The circumstances here are different, and Stalley shares the blame for pursuing these
vexatious lawsuits. We reject Stalley’s fourth claim of error.
Because the district court did not abuse its discretion in awarding the sanctions
against Stalley and his counsel, we AFFIRM the district court’s judgment.
Nos. 10-5211/5212 Stalley v. Mountain States Health Alliance Page 6
B. Defendants’ Motion for Damages for this Appeal
Defendants have filed a motion for just damages, double costs, and/or sanctions
for a frivolous appeal. Defendants spend much of their brief rehashing the frivolousness
of the underlying MSP actions, but that background has no bearing on the frivolousness
of this appeal. Stalley and his counsel here contest the district court’s sanctions order.
On that issue, Defendants advance virtually no argument, contending: “Now Mr.
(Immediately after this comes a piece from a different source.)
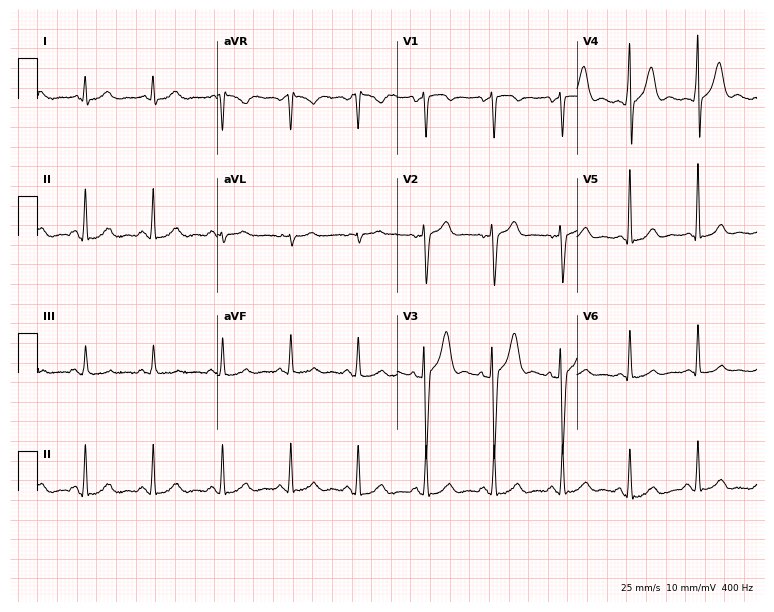
ECG (7.3-second recording at 400 Hz) — a 38-year-old male. Screened for six findings — first-degree AV block, right bundle branch block (RBBB), left bundle branch block (LBBB), sinus bradycardia, atrial fibrillation (AF), sinus tachycardia — none is recorded.
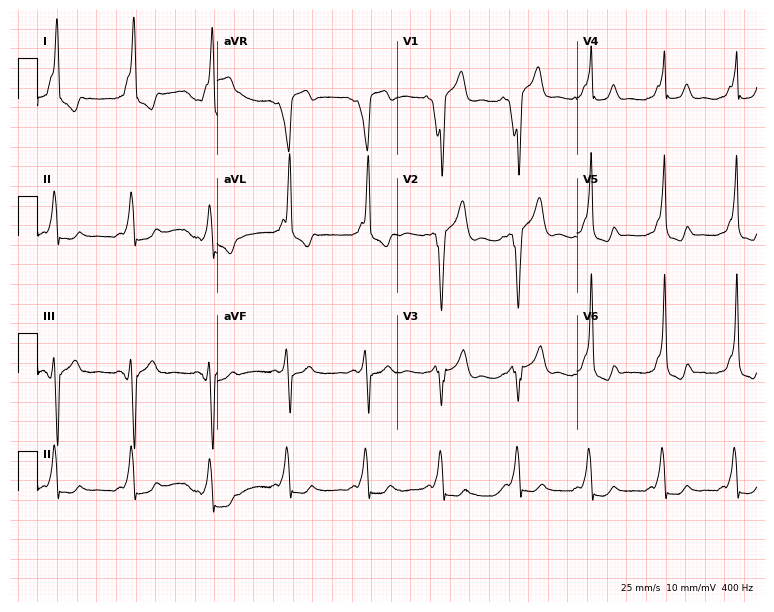
12-lead ECG from a male patient, 20 years old. No first-degree AV block, right bundle branch block, left bundle branch block, sinus bradycardia, atrial fibrillation or sinus tachycardia recorded for this tracing.

Stalley,
Wilkes & McHugh, and their current counsel, Mr. Lloyd, have perfected yet another
frivolous, meritless appeal as to the award of sanctions by the District Court.
Apparently, the Appellants and their counsel just don’t ‘get it.’” (Defs.’ Mot. for Just
Damages 14.) We reject Defendants’ attempt to bootstrap the frivolousness of this
appeal to that of the underlying litigation. Therefore, though we have “discretion to
assess ‘just damages’ when confronted with a frivolous appeal,” Miller v. Toyota Motor
Corp., 554 F.3d 653, 654 (6th Cir. 2009), we decline to exercise that discretion here, as
Defendants have failed to convince us that this appeal was frivolous. We therefore
DENY Defendants’ motion for damages for this appeal.
III.
For the foregoing reasons, we AFFIRM the district court’s judgment, but DENY
Defendants’ motion for damages for this appeal.